Chaohua Jia, Ayyadurai Sankaranarayanan Acta Arithmetica 164 (2014), 181-208 MSC: Primary 11M; Secondary 11M06. DOI: 10.4064/aa164-2-7

Abstract

Let $d(n)$ be the divisor function. In 1916, S. Ramanujan stated without proof that $$ \sum_{n\leq x}d^2(n)=xP(\log x)+E(x), $$ where $P(y)$ is a cubic polynomial in $y$ and $$ E(x)=O(x^{{3/ 5}+\varepsilon}), $$ with $\varepsilon$ being a sufficiently small positive constant.
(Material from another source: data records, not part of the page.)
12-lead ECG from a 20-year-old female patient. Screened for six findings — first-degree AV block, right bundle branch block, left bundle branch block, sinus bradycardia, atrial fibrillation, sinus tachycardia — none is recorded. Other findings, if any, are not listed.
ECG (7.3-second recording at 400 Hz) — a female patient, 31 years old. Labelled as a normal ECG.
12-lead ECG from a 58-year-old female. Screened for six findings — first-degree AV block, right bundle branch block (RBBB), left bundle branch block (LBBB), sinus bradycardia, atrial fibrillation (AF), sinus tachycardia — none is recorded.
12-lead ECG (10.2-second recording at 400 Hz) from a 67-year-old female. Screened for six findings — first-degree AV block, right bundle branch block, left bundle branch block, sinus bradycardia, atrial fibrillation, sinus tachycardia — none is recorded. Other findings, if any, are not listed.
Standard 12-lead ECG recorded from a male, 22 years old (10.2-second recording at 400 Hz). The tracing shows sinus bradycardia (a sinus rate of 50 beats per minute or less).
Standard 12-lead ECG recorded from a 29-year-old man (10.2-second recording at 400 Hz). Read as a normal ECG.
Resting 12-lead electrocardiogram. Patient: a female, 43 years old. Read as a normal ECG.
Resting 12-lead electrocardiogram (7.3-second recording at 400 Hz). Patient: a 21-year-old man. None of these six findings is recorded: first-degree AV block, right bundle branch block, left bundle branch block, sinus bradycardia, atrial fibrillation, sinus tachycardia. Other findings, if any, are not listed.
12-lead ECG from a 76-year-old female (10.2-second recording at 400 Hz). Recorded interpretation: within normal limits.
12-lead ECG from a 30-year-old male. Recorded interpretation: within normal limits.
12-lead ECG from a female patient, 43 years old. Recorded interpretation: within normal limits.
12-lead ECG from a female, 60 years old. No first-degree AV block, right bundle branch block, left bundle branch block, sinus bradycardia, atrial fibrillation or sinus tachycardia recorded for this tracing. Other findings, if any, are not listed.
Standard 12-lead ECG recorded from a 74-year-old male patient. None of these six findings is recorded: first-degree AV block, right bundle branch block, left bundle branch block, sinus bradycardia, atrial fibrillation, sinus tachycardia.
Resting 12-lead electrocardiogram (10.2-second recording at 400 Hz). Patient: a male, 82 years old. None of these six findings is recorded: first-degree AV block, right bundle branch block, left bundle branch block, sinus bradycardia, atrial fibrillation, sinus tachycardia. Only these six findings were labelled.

He also stated that, assuming the Riemann Hypothesis (RH), $$ E(x)=O(x^{{1/ 2}+\varepsilon}). $$

In 1922, B. M. Wilson proved the above result unconditionally. The direct application of the RH would produce $$ E(x)=O(x^{1/ 2}(\log x)^5\log\log x). $$ In 2003, K. Ramachandra and A. Sankaranarayanan proved the above result without any assumption.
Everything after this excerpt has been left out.